Got it.  Another example of trying to guess context and getting it
wrong.  This is why I like your DEFERRED option so caller can be
explicit.

> Would make sense to introduce rtnl_is_locked_by_me() or something.

Is it sufficient to simply call rtnl_lock() in your deferred context?
You can sleep there and that way there is no question who has the
lock.
--
To unsubscribe from this list: send the line "unsubscribe netdev" in
the body of a message to majordomo@vger.kernel.org
More majordomo info at  http://vger.kernel.org/majordomo-info.html
Jiri Pirko Oct. 13, 2015, 2:39 p.m.
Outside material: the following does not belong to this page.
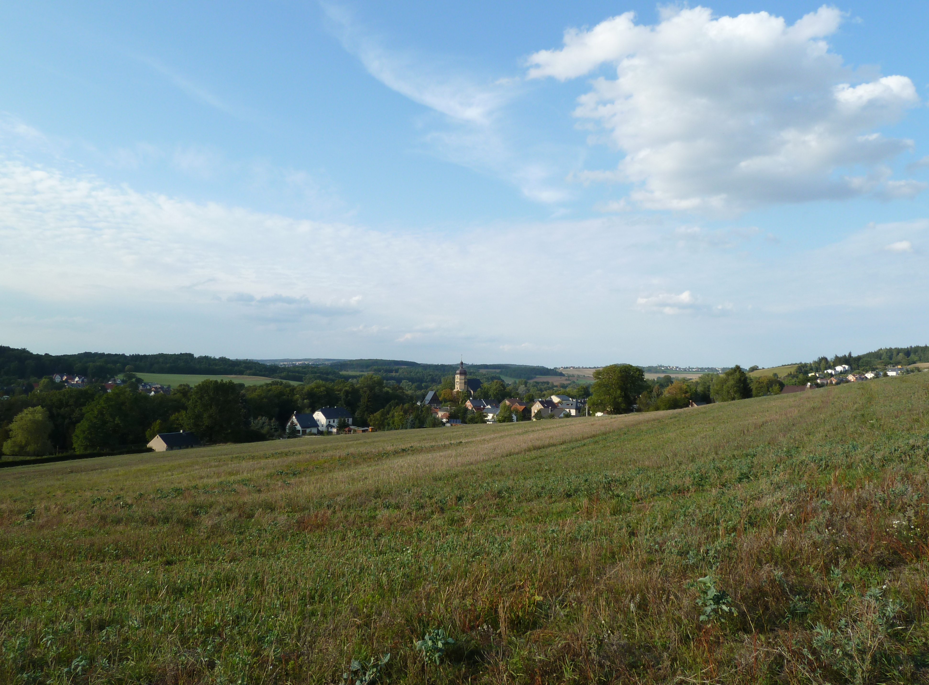 Die Kirche und das Herrenhaus des Rittergutes dominieren die Ansicht des Ortes schon von weitem.

UTC | #11
Tue, Oct 13, 2015 at 04:07:31PM CEST, sfeldma@gmail.com wrote:
>On Tue, Oct 13, 2015 at 12:30 AM, Jiri Pirko <jiri@resnulli.us> wrote:
>> Tue, Oct 13, 2015 at 08:53:45AM CEST, sfeldma@gmail.com wrote:
>>>On Mon, Oct 12, 2015 at 11:21 PM, Jiri Pirko <jiri@resnulli.us> wrote:
>>>> Tue, Oct 13, 2015 at 08:03:46AM CEST, john.fastabend@gmail.com wrote:
>>>>>On 15-10-12 10:44 PM, Jiri Pirko wrote:
>>>>>> Tue, Oct 13, 2015 at 04:52:42AM CEST, sfeldma@gmail.com wrote:
>>>>>>> On Mon, Oct 12, 2015 at 11:03 AM, Jiri Pirko <jiri@resnulli.us> wrote:
>>>>>>>> From: Jiri Pirko <jiri@mellanox.com>
>>>>>>>>
>>>>>>>> Caller should know if he can call attr_set directly (when holding RTNL)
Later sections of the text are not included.